Вечерело и становилось прохладнее. Вместе с прохладой повылазили комары. Многоголосно и мерзопакостно гудели над ухом, и жалили, жалили… Катя устала бить себя по рукам и лицу. Особого вреда это кровососущим тварям не причиняло, зато безупречная Катина кожа всё больше покрывалась зудящими волдырями.
«Дура! Надо было средство от комаров купить».
Пробираясь сквозь колючий кустарник, поцарапала щёку. И (о ужас!) оступившись, угодила кроссовкой в вонючую болотную грязь.
Жуткие кошмары патологической чистюли и противницы дикого отдыха всё больше обретали черты реальности. Катя свирепо материлась внутри себя, кляня то маньяка, то Ленку, то себя, то всех вместе взятых. Вслух же только тихонько ныла: «Вальтер, ну когда мы уже остановимся?»
«Кать, для стоянки место нужно найти, чтоб полянка была и ручеек рядом», — неизменно отвечал Вальтер, продолжая пробираться вперёд.
Наконец, когда небо над сосновыми кронами уже залило мутное молоко северных сумерек, Кононов, к великой радости измученной Катерины, сбросив рюкзак объявил: «Ночуем здесь».
Он споро поставил палатку, набрал в чайник воды из притаившегося на краю поляны родничка, собрал дров, с одной спички разжёг костёр, поставил на огонь чайник.
Подмигнул Кате: «Бутерброды будем есть с чаем».
Поужинав, они забрались в палатку и улеглись в спальники. Страшно, вопреки всем её ожиданиям, Катерине не было. Страх начисто вытесняла другая беда. Катя уже и не помнила, когда она в последний раз ложилась спать, не приняв душ. Она чувствовала себя не просто грязной. Она чувствовала себя измызганной, засаленной, замусоленной. Ей чудилось, что от неё вовсю разит отвратительным лошадиным потом. Хуже, чем от тех работяг и жирных пожилых тёток из переполненного трамвая.
«Не дай бог, Вальтер это унюхает!»
Было мерзко и стыдно. Было до чёртиков унизительно.
Но усталость от пройденных километров сделала своё дело быстро, и через несколько минут Катя спала глубоким и крепким сном.

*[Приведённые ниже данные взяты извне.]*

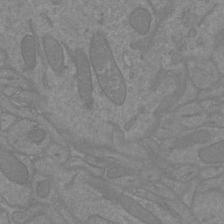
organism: Mouse
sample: Cortical neurons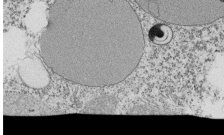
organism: Tetrahymena
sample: Cilia in tetrahymena

Когда она проснулась, Вальтер уже хлопотал над костром, согревая воду для кофе. Сквозь, покачивающиеся на ветру кроны, пробивался оранжевый солнечный луч. Она умылась у родника, оттёрла от засохшей грязи кроссовку, постирала носки, сломав накладной ноготь, выматерилась, и принялась за утренний макияж.

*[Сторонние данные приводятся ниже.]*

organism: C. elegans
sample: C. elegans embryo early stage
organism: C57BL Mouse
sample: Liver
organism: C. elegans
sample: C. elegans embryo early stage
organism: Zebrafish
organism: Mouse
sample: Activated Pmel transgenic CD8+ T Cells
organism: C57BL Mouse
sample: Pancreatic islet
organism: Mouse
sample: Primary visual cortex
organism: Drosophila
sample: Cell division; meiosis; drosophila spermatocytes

«Кать! Ну ты чего? Кофе остынет», — не выдержал длительности процедуры Вальтер.
Кофе таки остыло.
Позавтракав вчерашними бутербродами, и уложив рюкзаки, команда продолжила путь.
Лес стал темнее и гуще, тропинка, сделавшаяся совсем тонюсенькой, то и дело терялась среди ощетинившегося ветвями подлеска, пропадала в колком ворсе багульника. Всё чаще путь преграждали, пахнущие гнилью болотца. Истошно орала какая-то очумелая птица. Потерявшие всякий стыд и страх комары вовсю орудовали, невзирая на ясный день. Катя, из последних сил волочась вслед за Вальтером, продолжала клясть их, лес, Вельзевула, Ленку, а также свою судьбу.
Развязка наступила внезапно, когда продравшись через очередной заслон колючих кустов, Катя и Вальтер выбрались на большую поляну, посереди которой высился покрытый бурым лишайником каменный холм. В его основании чернел прямоугольной формы проём. Над проёмом был прилеплен жёлтый знак с черепом. «Я здесь», — напоминала надпись под скрещенными костями.
«Похоже, пришли», — выдохнул Вальтер, снимая рюкзак.
Измотанная вусмерть Катя, присела отдышаться на высохшую корягу. Кононов, вооружившись налобным фонариком, приступил к исследованию. Он скрылся в проёме на пару минут. Когда снова выбрался на свет божий, долго стряхивал с себя грязь. Катя брезгливо поморщилась.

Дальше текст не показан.